Matsumoto, Asami, Yamagishi, Yuka, Miyamoto, Kentaro, Oka, Kentaro, Takahashi, Motomichi, Mikamo, Hiroshige
Anaerobe 2018 v.54 pp. 172-177
Atopobium, Bifidobacterium, Gardnerella, Japanese people, Lactobacillus, Prevotella, metagenomics, microorganisms, pregnancy, pregnant women, premature birth, risk, species diversity, Japan
The composition of vaginal microbiota changes throughout life in response to health status, sexual activity, and pregnancy. Here the constitution of the vaginal microbiota among non-pregnant women, pregnant woman, and commercial sex workers (CSWs) in Japan were compared. Vaginal samples were obtained from 54 women between January 2014 and February 2015 and the microbiota of each was analyzed by 16S metagenomics as well as cluster and diversity analyses to identify differences. In addition, vaginal Lactobacillus spp. were isolated for comparison. Furthermore, data regarding the use of ritodrine hydrochloride by pregnant women was collected from medical charts. The vaginal microbiota were clustered into three groups. Group 1 was most often dominated by Lactobacillus spp., whereas groups 2 and 3 included not only Lactobacillus spp. but also Bifidobacterium, Atopobium, Prevotella, and Gardnerella spp., in addition to a few other taxa. In non-pregnant women, the proportions of microbes in groups 1, 2, and 3 were 31.8%, 36.4%, and 31.8%, respectively. In pregnant women, the abundance of group 1 microbes was notably greater than that of groups 2 and 3 (66.7% vs. 12.5% and 20.8%, respectively).
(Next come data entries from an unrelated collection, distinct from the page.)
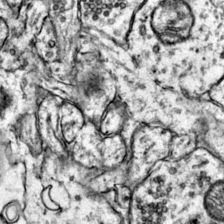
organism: Mouse
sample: Primary visual cortex
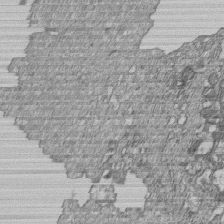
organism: Human
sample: MDA-MB-231 cells
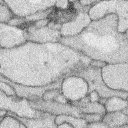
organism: Rabbit
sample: Retina
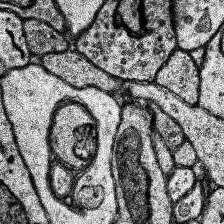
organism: Human
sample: Temporal Lobe
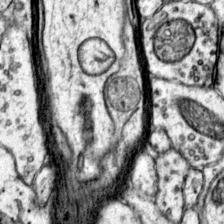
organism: Mouse
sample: Primary visual cortex
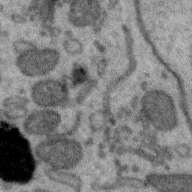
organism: Zebra finch
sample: Brain
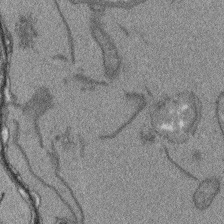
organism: Arabidopsis thaliana
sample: Root tip
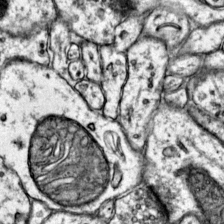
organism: Mouse
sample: Primary visual cortex
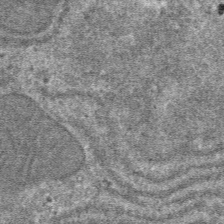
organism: Mouse
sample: Mouse hepatocytes
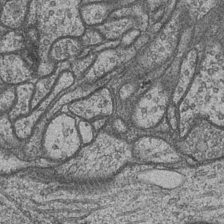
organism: Drosophila
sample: Optic medulla
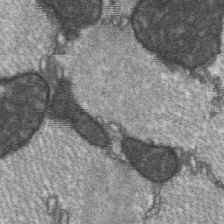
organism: C57BL Mouse
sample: Soleus
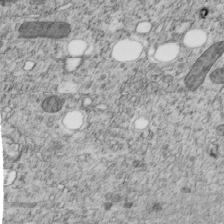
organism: C. elegans
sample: C. elegans embryo early stage
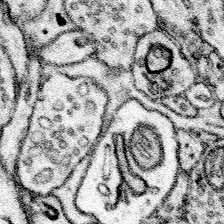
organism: Mouse
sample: Somatosensory cortex neuropil
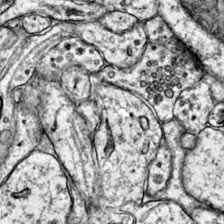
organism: Mouse
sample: Primary visual cortex
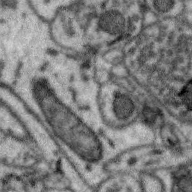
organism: Zebra finch
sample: Brain
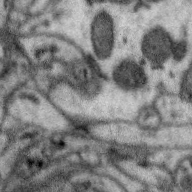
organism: Zebra finch
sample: Brain
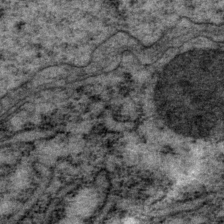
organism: P. pacificus
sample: Pharynx
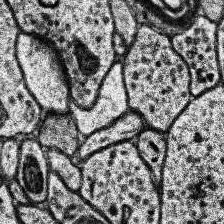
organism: Human
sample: Temporal Lobe
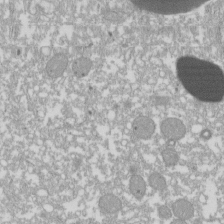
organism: Xenopus
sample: Cilia; centrioles in frog embryo cells
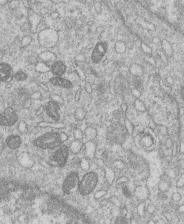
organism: Human
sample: Macrophage cells
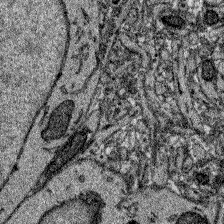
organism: Zebrafish
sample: Larval olfactory bulb
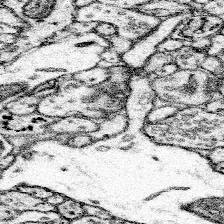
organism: Mouse
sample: Somatosensory cortex neuropil
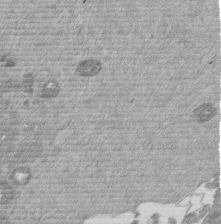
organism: Mouse
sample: Dividing mouse embryo 1 cell stage
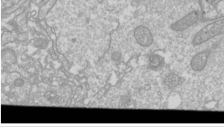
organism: Drosophila
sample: Cell division; meiosis; drosophila spermatocytes
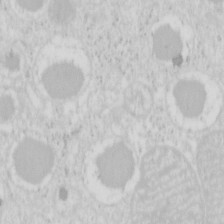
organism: Mouse
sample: Pancreas
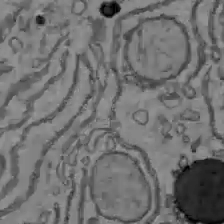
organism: C57BL Mouse
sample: Liver
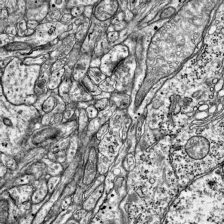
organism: Mouse
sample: Visual Cortex
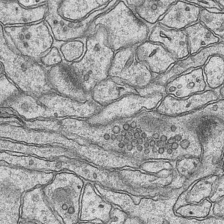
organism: Mouse
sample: CA1 Hippocampus
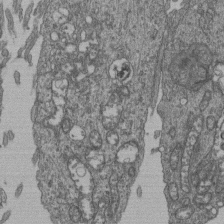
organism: Human
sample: Retinal organoid Rod and Cone cells
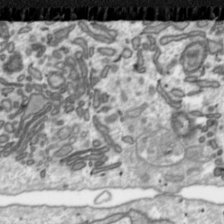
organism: Toxoplasma gondii
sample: Parasites in a vacuole inside a host cell
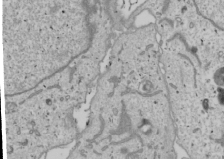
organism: Human
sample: Mitochondria in U2OS cells
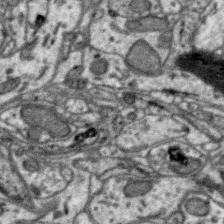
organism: Zebra finch
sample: Brain
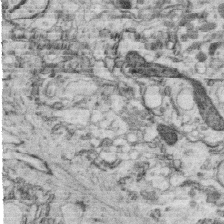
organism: C. elegans
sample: C. elegans oocyte; sperm cells
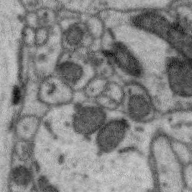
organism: Zebra finch
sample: Brain
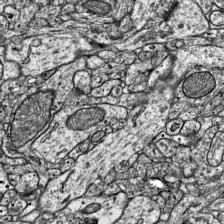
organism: Mouse
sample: Visual Cortex
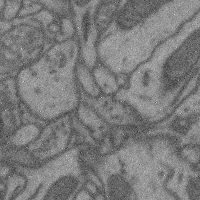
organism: Mouse
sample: Cerebral cortex
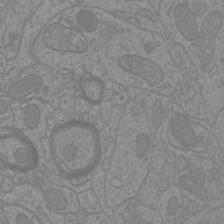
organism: Mouse
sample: Cortical neurons
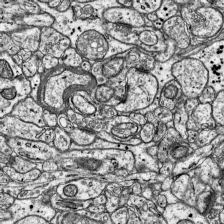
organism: Mouse
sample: Visual Cortex
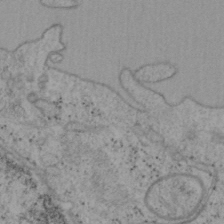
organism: Human
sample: HeLa cells
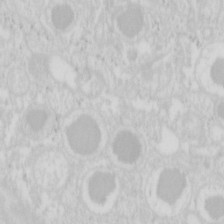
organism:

In CSWs, the prevalence of group 3 microbes was far greater than that of group 1 (87.5% vs. 12.5%, respectively). The alpha diversity of non-pregnant women was significantly greater than that of pregnant women. The detection rate of live Lactobacillus spp. in CSWs was lower than in pregnant and non-pregnant women (25% vs. 50% and 68.2%, respectively). The vaginal microbiota of most pregnant women (60%) who received ritodrine hydrochloride was not dominated by Lactobacillus spp. These results suggest that there were clear differences in the colonization rate of Lactobacillus spp. among non-pregnant, pregnant, and CSW women groups. In addition, the dominance of Lactobacillus may influence the risk of preterm birth among women who received ritodrine hydrochloride during pregnancy.